Quoting tdscanuck (Reply 15):

So, supposing that you were trying to fly a target AoA of, say, 2.5 degrees, what would that flight path look like? I can't imaging it being stable.

IMHO I do not this it would not be possible on the raw data, the values I saw were continuously changing (atmospheric noise), and they were split between the actual vanes. I am sure the BUSS software uses some form of rate limiter and moving average to make sense of the raw input. BUSS is only for 1g flight as well, and adjusts based upon configuration.
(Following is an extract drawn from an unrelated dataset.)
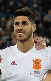 Spain national association football team
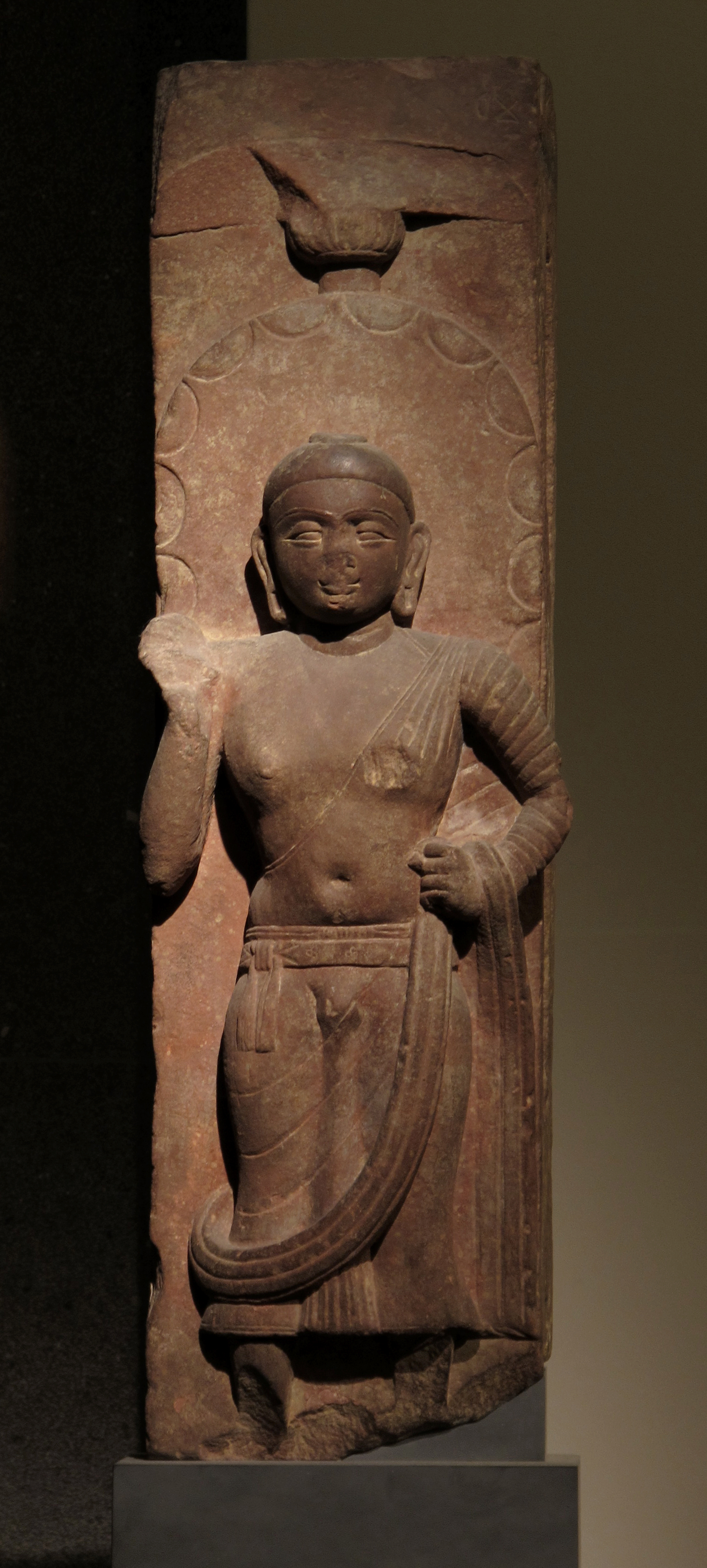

We are addicted to our thoughts. We cannot change anything if we cannot change our thinking – Santosh Kalwar
User currently offlineJetlagged From United Kingdom, joined Jan 2005, 2543 posts, RR: 24
Reply 18, posted (1 year 12 months 4 days 4 hours ago) and read 3696 times:

Quoting tommytoyz (Reply 12):
No. AoA has the advantage over pitch/power that it shows 1) that your AoA is off and 2) in which direction and 3) by how much, and 4) the effects of your corrective action. Pitch/Power tells you zero on these.
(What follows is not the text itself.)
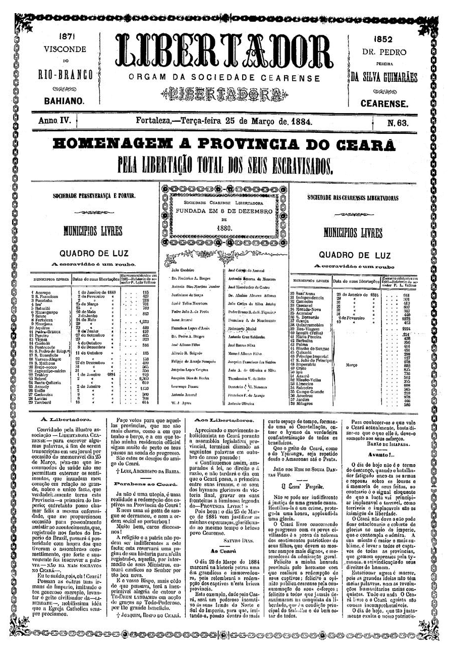 Jornal "libertador" publicado no dia 25 de março de 1884 pela Sociedade Cearense Libertadora em homenagem a libertação total dos escravos do Ceará.

I don't think you understand much about aerodynamics and stability. Assuming you recognise and recover from any stall condition first, if you set power and maintain pitch you will end up in a safe flight condition, which you can then easily maintain. With pitch and power you aren't correcting for anything, you are setting up stablised flight parameters. The aerodynamics and stability of the aircraft will take care of the rest.

Tom has told you several times that at the kind of very low airspeed AF447 got down to AoA indication would not tell you anything, certainly not which direction to recover in.



The glass isn't half empty, or half full, it's twice as big as it needs to be.
User currently offlineKaiarahi From Canada, joined Jul 2009, 2950 posts, RR: 28
Reply 19, posted (1 year 12 months 2 days 7 hours ago) and read 3447 times:

... and they all lived happily ever after.

The End.



Note à moi-même - il faut respecter les cons.